题目:
The thief has found himself a new place for his thievery again. There is only one entrance to this area, called the "root." Besides the root, each house has one and only one parent house. After a tour, the smart thief realized that "all houses in this place forms a binary tree". It will automatically contact the police if two directly-linked houses were broken into on the same night.
Determine the maximum amount of money the thief can rob tonight without alerting the police.
Example 1:
3 / 2 3 3 1
Maximum amount of money the thief can rob = 3 + 3 + 1 = 7.
Example 2:
3
/
4 5
/
1 3 1
Maximum amount of money the thief can rob = 4 + 5 = 9.
题目解答:
这个题目是在之前House Robber 和House Robber II之上的变体。它要求的是在树上的动归。需要用到深度优先搜索和动归的思想。一样的,相邻节点不能偷。

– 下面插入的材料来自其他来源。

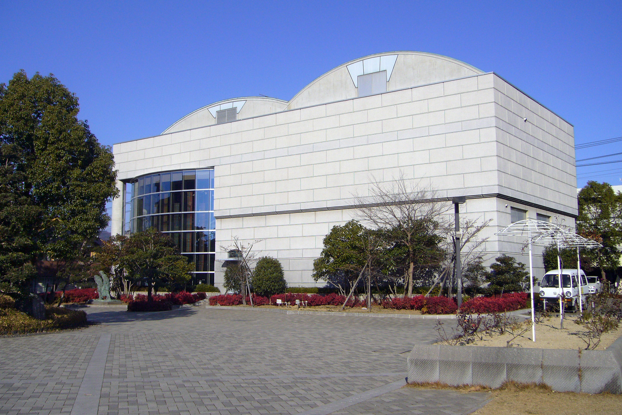 Fukuyama-shi jinken-heiwa shiryokan in Fukuyama, Hiroshima prefecture, Japan
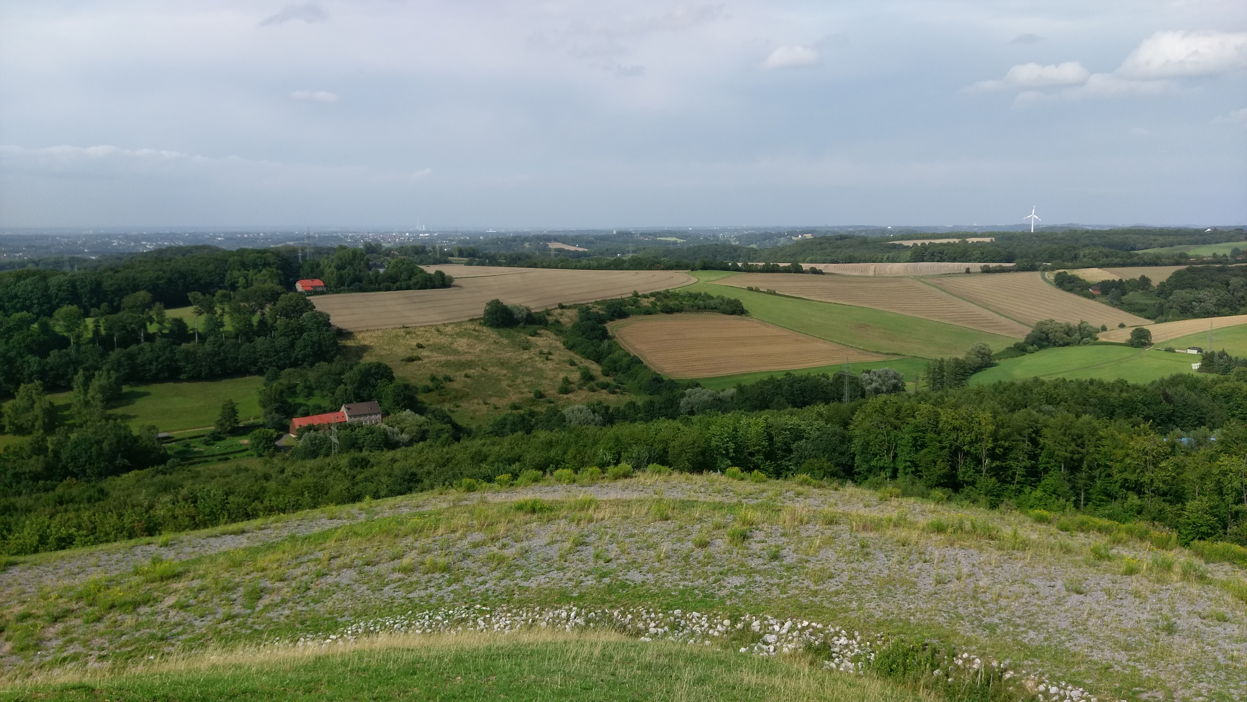 Rottberg Plöger Steinbruch Velbert Ruhrgebiet
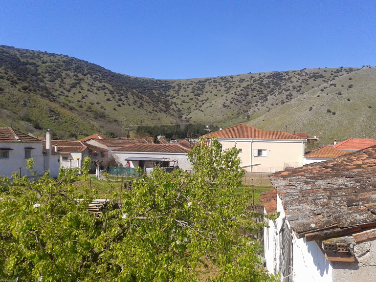 Πετρωτό Τρικάλων
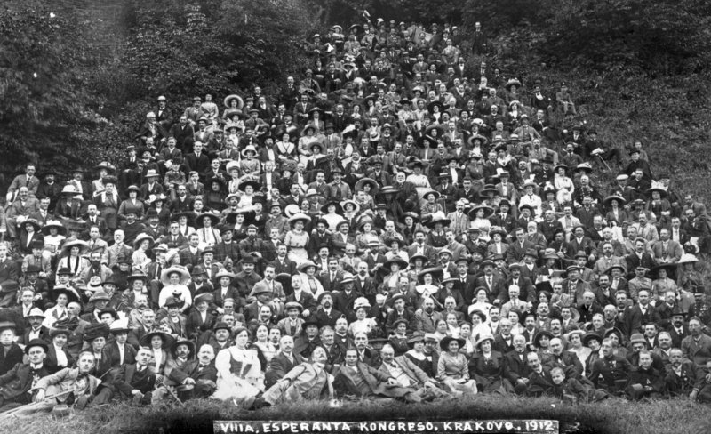 Komuna foto de ekskursanoj dum la 8-a Universala Kongreso, 1912
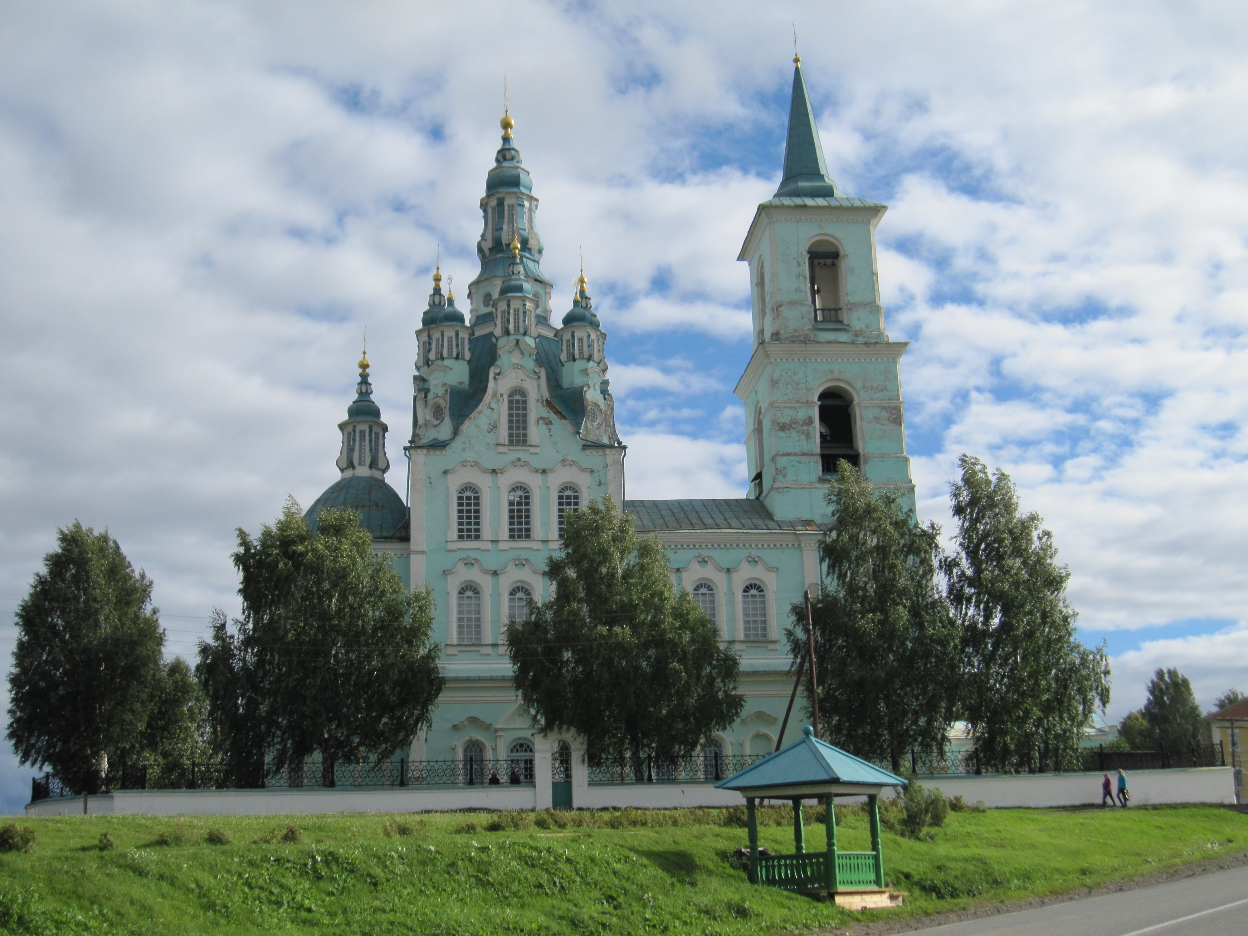 Церковь Спаса Преображения: Нижняя Синячиха, Алапаевский район, Свердловская область

另外借助一个辅助结构,来帮助我们存动归中需要比较的两个值。
代码:
/**
* Definition for a binary tree node.
* struct TreeNode {
* int val;
* TreeNode *left;
* TreeNode *right;
* TreeNode(int x) : val(x), left(NULL), right(NULL) {}
* };
*/
struct robMoney //辅助数据结构,用来记录动态规划过程中的两个整型值
{
int noRob; //不偷当前这一家,可以得到的金钱数目
int curRob; //在当前这个位置,可以获得到的金钱数目最大值
robMoney():noRob(0),curRob(0){}
};
class Solution {
public:
int rob(TreeNode* root) {
if(root == NULL)
return 0;
robMoney res = dfs(root);
return res.curRob;//在当前位置所能获得的金钱数目最大值
}
robMoney dfs(TreeNode *root) //深度优先搜索
{
robMoney money;
if(root == NULL)
{
return money;
}
robMoney left = dfs(root -> left);
robMoney right = dfs(root -> right);
money.noRob = left.curRob + right.curRob; //当前这家选择不偷
money.curRob = max(money.noRob, left.noRob + right.noRob + root -> val); //取二者的最大值
return money;
}
int max(int a, int b)
{
return a > b ? a : b;
}
};